The objective of the NATO bombings from the outset was to destroy the 
	country's standard of living, its health infrastructure, its schools and 
	hospitals, its water distribution system.
And then "rebuild" with the help of donors and creditors under the helm of 
	the IMF and the World Bank.
The diktats of the "free market" are a precondition for the instatement of a 
	Western style "democratic dictatorship". 
About nine thousand strike sorties, tens of thousands of strikes on civilian 
	targets including residential areas, government buildings, water supply and 
	electricity generation facilities. (See NATO Communiqué, September 5, 2011. 
		
		8140 strike sorties from March 31 to September 5, 2011)
An entire nation has been bombed with the most advanced ordnance, including 
	uranium coated ammunition.
Already in August, UNICEF warned that extensive NATO bombing of Libya's 
	water infrastructure,
		
			
			"could turn into an unprecedented health epidemic“.
			
			
			(Christian Balslev-Olesen of UNICEF's Libya Office, August 2011)
		
		
		Meanwhile investors and donors have positioned themselves. 
		'War is Good for 
	Business'. NATO, the Pentagon and the Washington based international 
	financial institutions (IFIs) operate in close coordination. 
		 
		
		What has been 
	destroyed by NATO will be rebuilt, financed by Libya's external creditors 
	under the helm of the "Washington Consensus":
		
			
			"Specifically, the [World] Bank has been asked to examine the need for 
	repair and restoration of services in the water, energy and transport 
	sectors [bombed by NATO] and, in cooperation with the International Monetary 
	Fund, to support budget preparation [austerity measures] and help the 
	banking sector back on to its feet [The Libyan Central bank was one of the 
	first government buildings to be bombed]. 
			 
			
			Employment generation for young 
	Libyans has been added as an urgent need facing the country." 
			
			
			(World Bank to 
	Help Libya Rebuild and Deliver Essential Services to Citizens)
		
		 
		
		
		Libya's Development Achievements
		
Whatever one's views regarding 
		Moamar Gadaffi, the post-colonial Libyan 
	government played a key role in eliminating poverty and developing the 
	country's health and educational infrastructure. 
		 
		
		According to Italian 
	Journalist Yvonne de Vito, 
		
			
			"Differently from other countries that went 
	through a revolution - Libya is considered to be the Switzerland of the 
	African continent and is very rich and schools are free for the people. 
			
			 
			
			Hospitals are free for the people.

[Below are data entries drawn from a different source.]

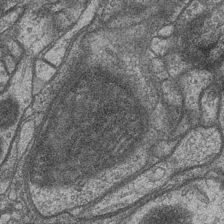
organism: Drosophila
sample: Optic medulla
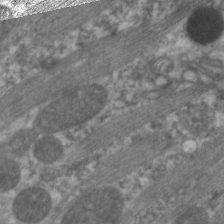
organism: C. elegans
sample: Pharynx
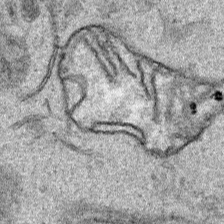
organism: Human
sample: Mitochondria in HCT116 cells
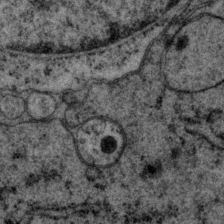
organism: P. pacificus
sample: Pharynx
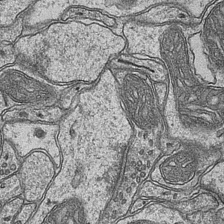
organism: Mouse
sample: CA1 Hippocampus
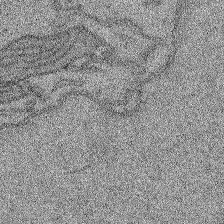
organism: Human
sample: HeLa cells
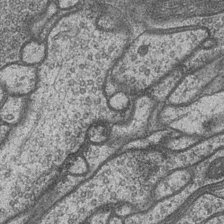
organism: Drosophila
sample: Optic medulla
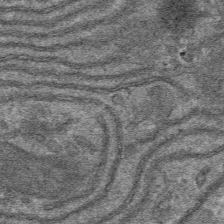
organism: Mouse
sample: Mouse hepatocytes
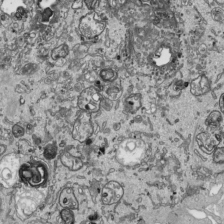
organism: Human
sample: Mitochondria in HCT116 cells
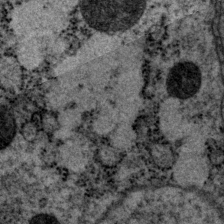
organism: P. pacificus
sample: Pharynx
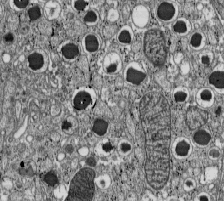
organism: C57BL Mouse
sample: Pancreatic islet
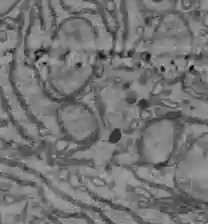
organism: C57BL Mouse
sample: Liver
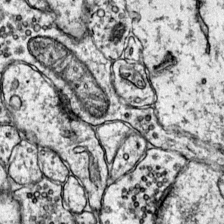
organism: Mouse
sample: Primary visual cortex
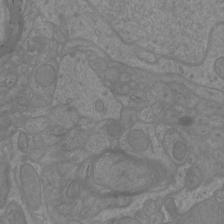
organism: Mouse
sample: Cortical neurons
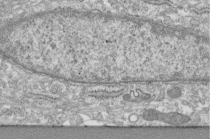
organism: Human
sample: Centriole in fibroblast cells
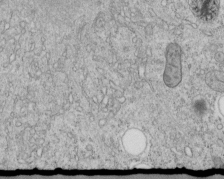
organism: C. elegans
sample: C. elegans embryo early stage
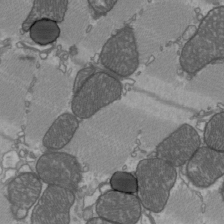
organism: C57BL Mouse
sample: Heart
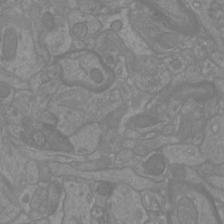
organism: Mouse
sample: Cortical neurons
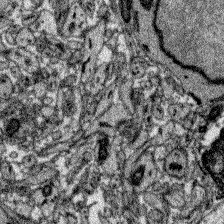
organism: Zebrafish
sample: Larval olfactory bulb
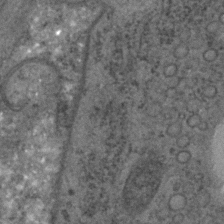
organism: C. elegans
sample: C. elegans embryo
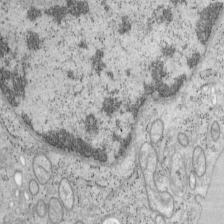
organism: Mouse
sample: OT-I killer T cells with ID8 ovarian cancer cells
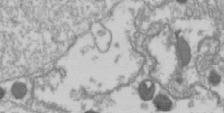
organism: Drosophila
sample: Cell division; meiosis; drosophila spermatocytes
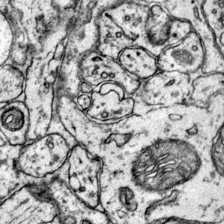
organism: Mouse
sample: Primary visual cortex
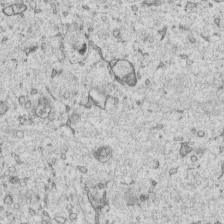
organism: Human
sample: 1205lu cells
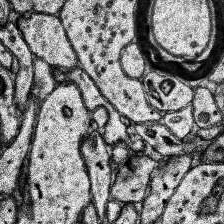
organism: Human
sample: Temporal Lobe
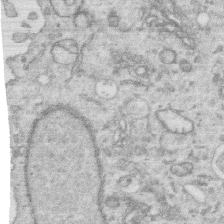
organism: Human
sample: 1205lu cells
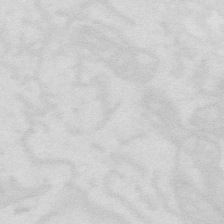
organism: Human
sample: HeLa cells
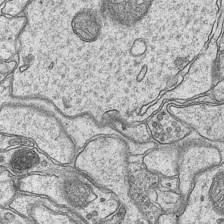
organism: Mouse
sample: CA1 Hippocampus
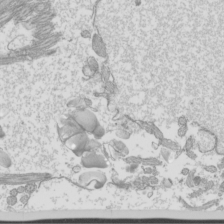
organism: Mouse
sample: Cilia; mouse epididymis
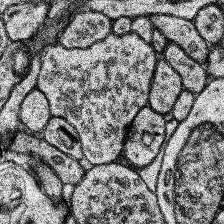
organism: Human
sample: Temporal Lobe
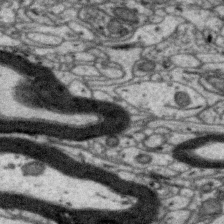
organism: Zebra finch
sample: Brain
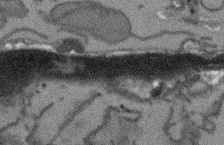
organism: Arabidopsis thaliana
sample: Root tip
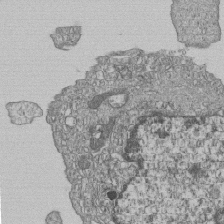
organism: Human
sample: MDA-MB-231 cells
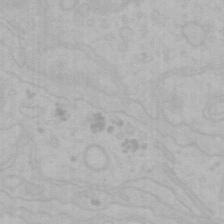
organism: Mouse
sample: Choroid plexus
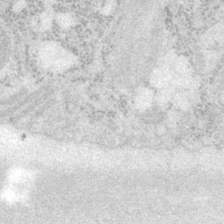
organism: P. pacificus
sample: Pharynx
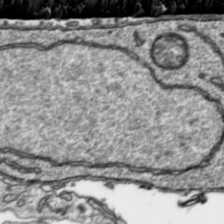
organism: Toxoplasma gondii
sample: Parasites in a vacuole inside a host cell

And the conditions for women are much 
	better than in other Arab countries." 
			
			(Russia Today, August 25, 2011)
		
		
		These developments are in sharp contrast to what most Third World countries 
	were able to "achieve" under Western style "democracy" and "governance" in 
	the context of a standard IMF-World Bank Structural Adjustment program 
	(SAP).
 
		
		
Public Health Care
		Public Health Care in Libya prior to NATO's "Humanitarian Intervention" was 
	the best in Africa. 
		
			
			"Health care is [was] available to all citizens free of 
	charge by the public sector. The country boasts the highest literacy and 
	educational enrolment rates in North Africa. The Government is [was] 
	substantially increasing the development budget for health services..."
			
			(WHO 
	Libya Country Brief)
		
		
		Confirmed by the Food and Agriculture Organization (FAO), undernourishment 
	was less than 5%, with a daily per capita calorie intake of 3144 calories. 

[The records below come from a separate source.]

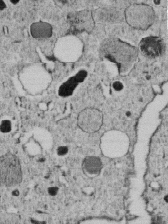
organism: C. elegans
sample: C. elegans embryo early stage
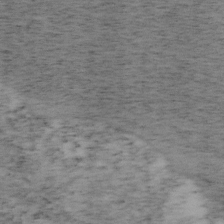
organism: Mouse
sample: OT-I killer T cells with ID8 ovarian cancer cells
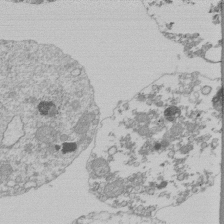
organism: Mouse
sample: Activated Pmel transgenic CD8+ T Cells
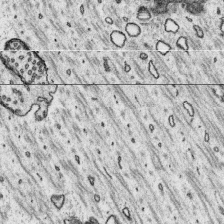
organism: Platynereis dumerilii
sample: Parapodia
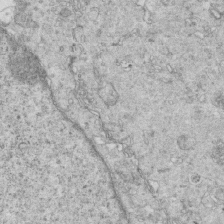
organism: Mouse
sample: Multiciliated cells
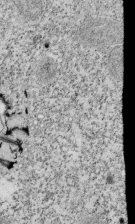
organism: Tetrahymena
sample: Cilia in tetrahymena
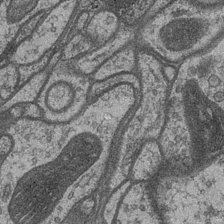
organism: Drosophila
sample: Optic medulla
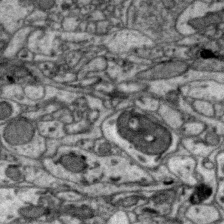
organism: Zebra finch
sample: Brain
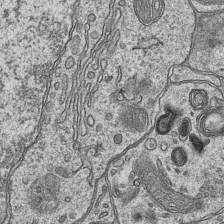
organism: Mouse
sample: CA1 Hippocampus
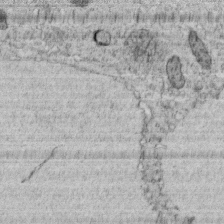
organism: C. elegans
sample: C. elegans embryo early stage
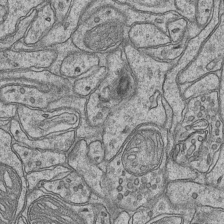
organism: Mouse
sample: CA1 Hippocampus
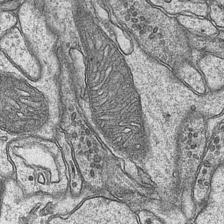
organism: Mouse
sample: CA1 Hippocampus
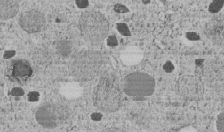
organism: C. elegans
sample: C. elegans embryo early stage
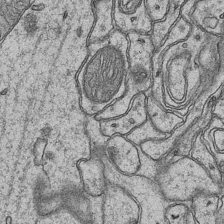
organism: Mouse
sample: CA1 Hippocampus
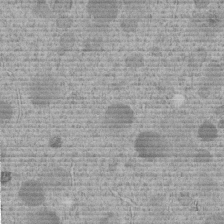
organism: C. elegans
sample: C. elegans embryo early stage
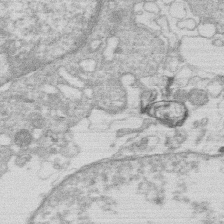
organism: Human
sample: Macrophage cells
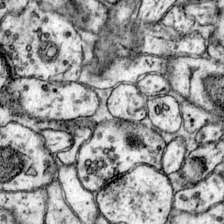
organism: Mouse
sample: Primary visual cortex
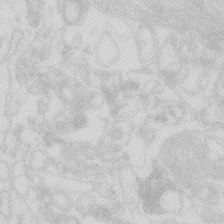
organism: Zebrafish
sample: Macrophage
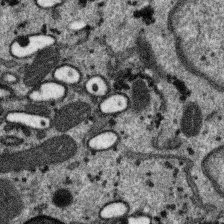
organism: Human
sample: Lung epithelial cells infected with SARS-CoV-2
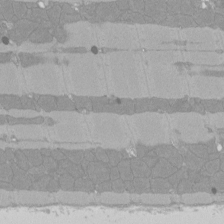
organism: Rat
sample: Left ventricle
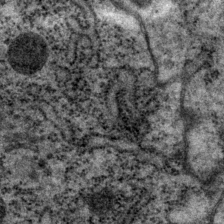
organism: P. pacificus
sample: Pharynx

	(FAO caloric intake figures indicate availability rather than consumption).
		
The Libyan Arab Jamahiriya provided to its citizens what is denied to many 
	Americans: Free public health care, free education, as confirmed by WHO and 
	UNESCO data.
According to the World Health Organization (WHO), life expectancy at birth 
	was 72.3 years (2009), among the highest in the developing World.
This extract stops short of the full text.